## DATA EXCERPT:

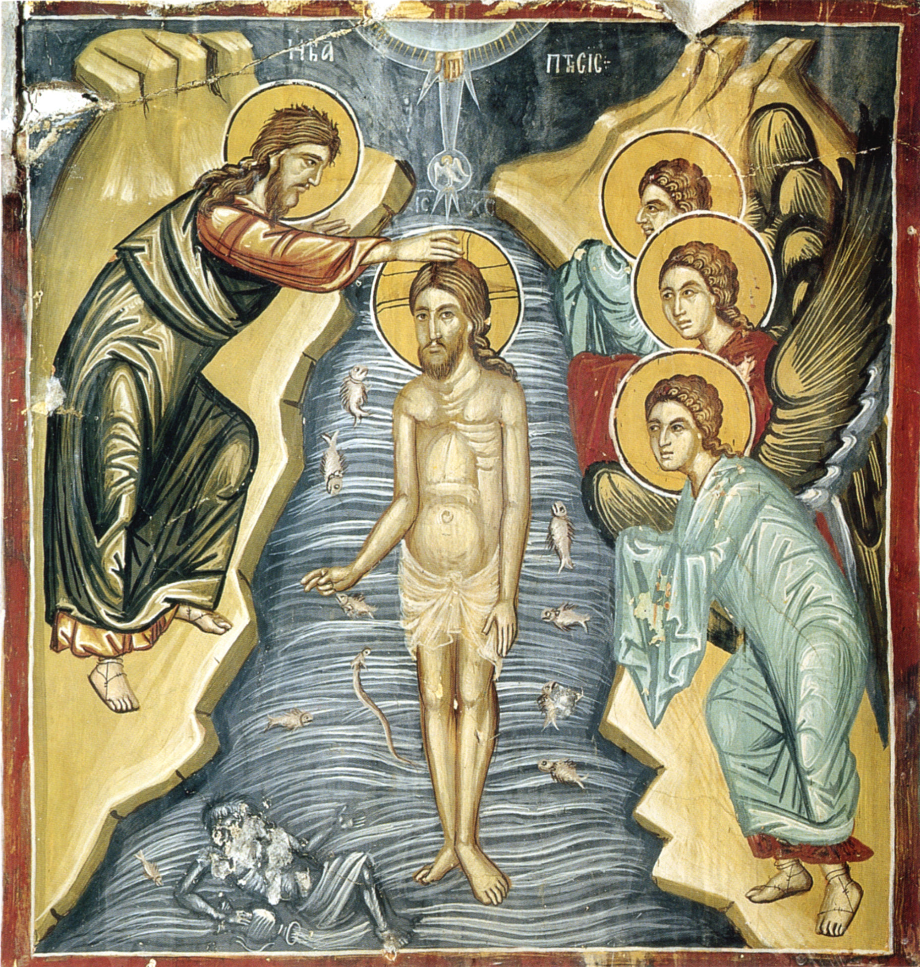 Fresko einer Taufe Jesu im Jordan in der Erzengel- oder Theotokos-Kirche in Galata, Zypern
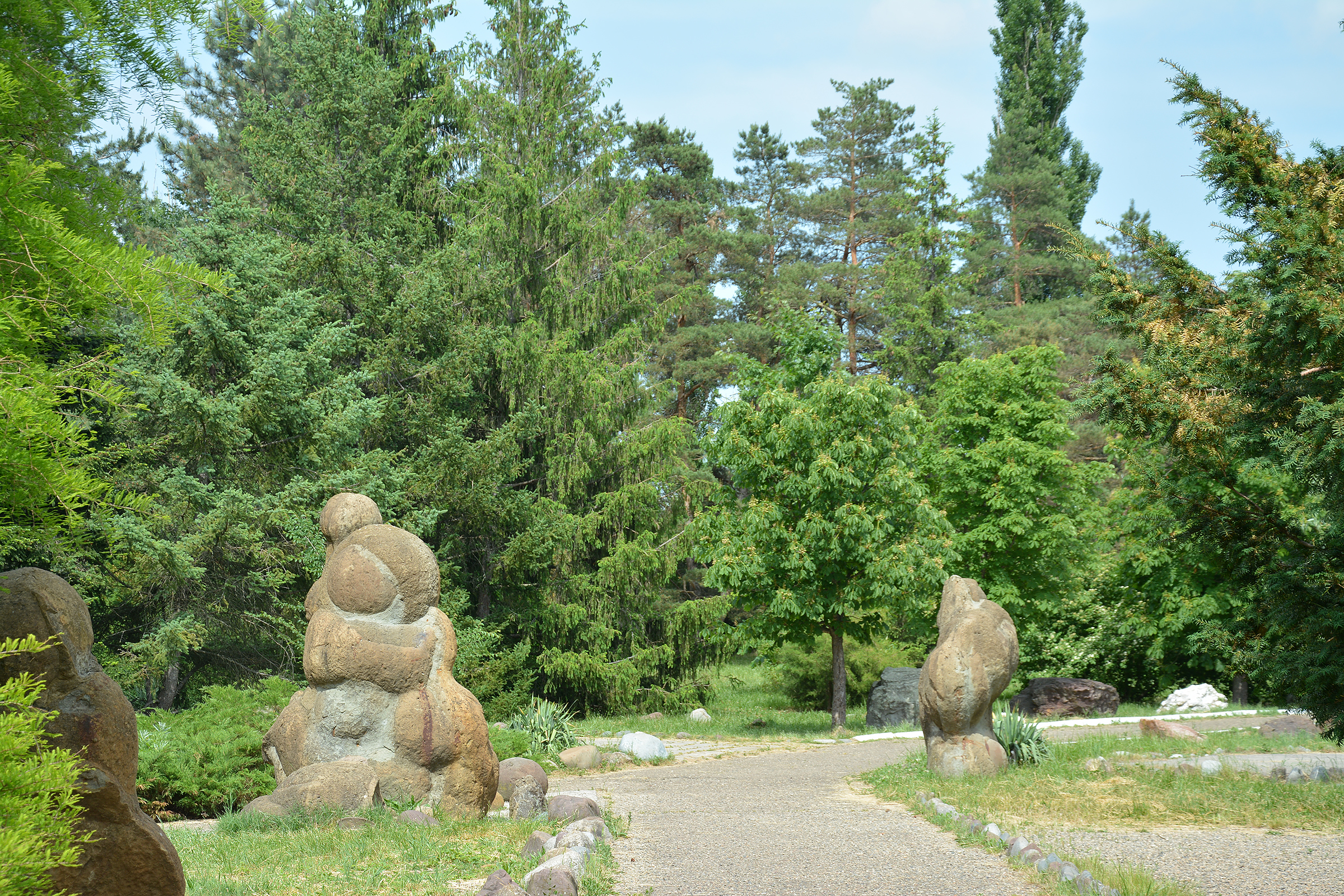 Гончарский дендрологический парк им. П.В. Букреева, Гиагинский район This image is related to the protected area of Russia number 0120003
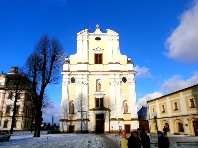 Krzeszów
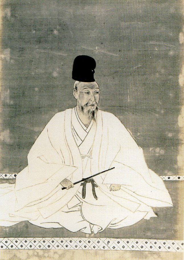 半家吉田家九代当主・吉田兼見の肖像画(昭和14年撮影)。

## EXERCISE:
Would you reproduce the listing above in full and exactly, without its pictures?

## SOLUTION FOR THIS EXERCISE:
 Fresko einer Taufe Jesu im Jordan in der Erzengel- oder Theotokos-Kirche in Galata, Zypern
 Гончарский дендрологический парк им. П.В. Букреева, Гиагинский район This image is related to the protected area of Russia number 0120003
 Krzeszów
 半家吉田家九代当主・吉田兼見の肖像画(昭和14年撮影)。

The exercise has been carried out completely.